INFORMATION SUPPLIED |

• • •

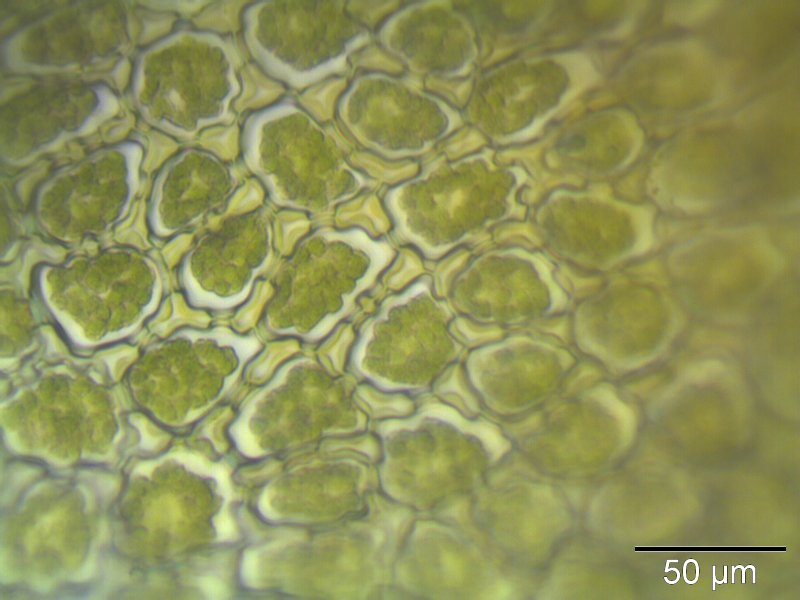 Behaartes Federchen-Lebermoos (Ptilidium ciliare), Laminazellen, Rostock
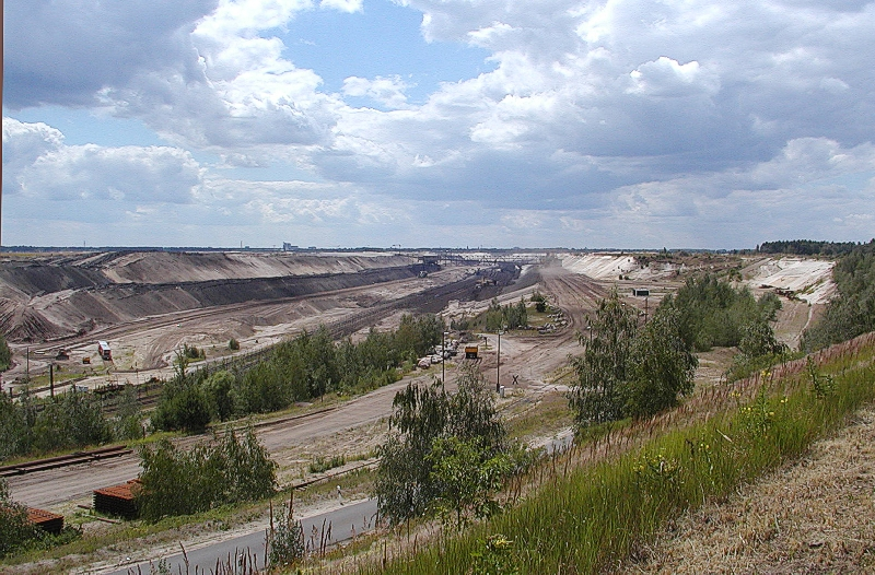 Tagebau Cottbus-Nord
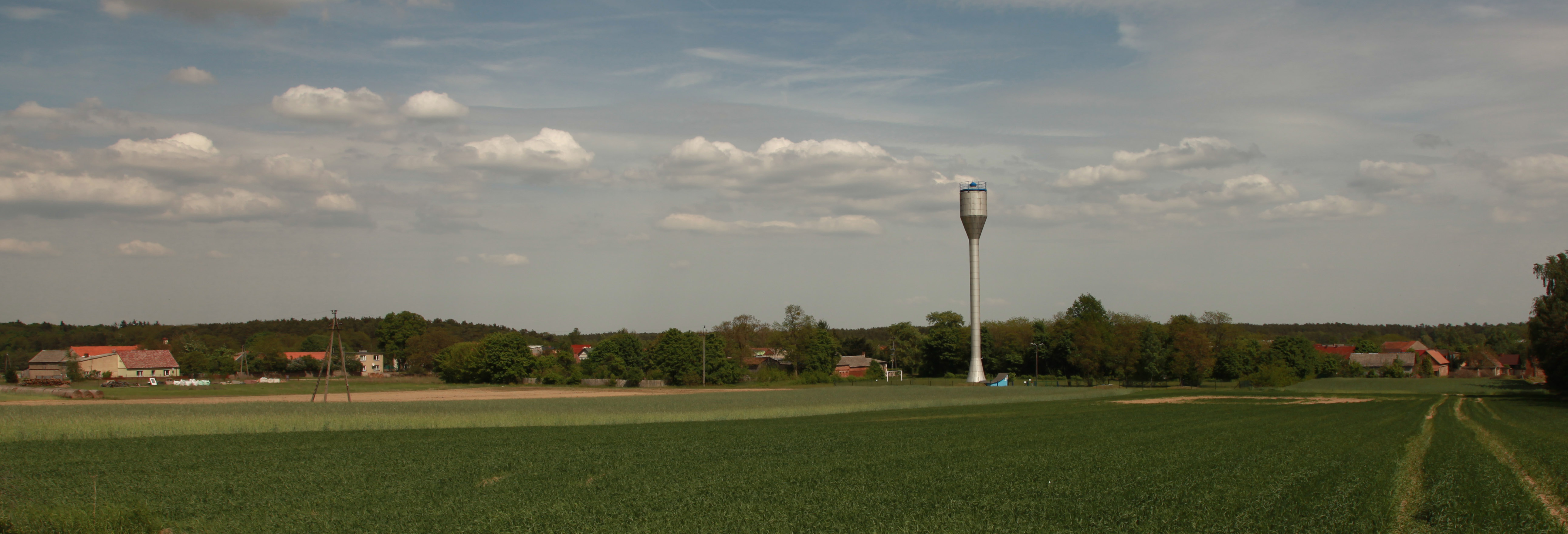 Nowa Wieś Zbąska - panorama
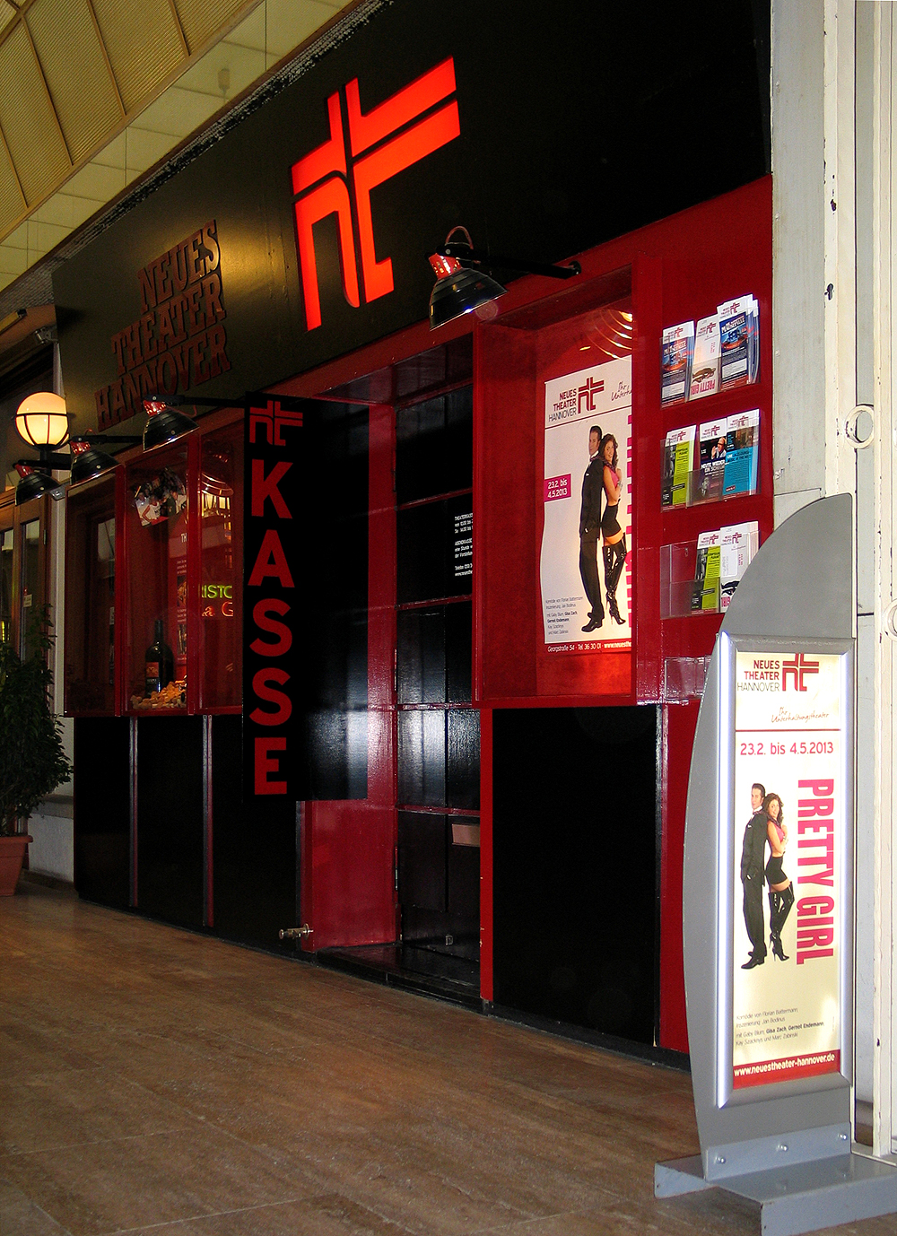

• • •

WHAT IS NEEDED |
The expected output is the material above, repeated exactly and free of pictures.

SOLUTION TO THIS PROBLEM |
 Behaartes Federchen-Lebermoos (Ptilidium ciliare), Laminazellen, Rostock
 Tagebau Cottbus-Nord
 Nowa Wieś Zbąska - panorama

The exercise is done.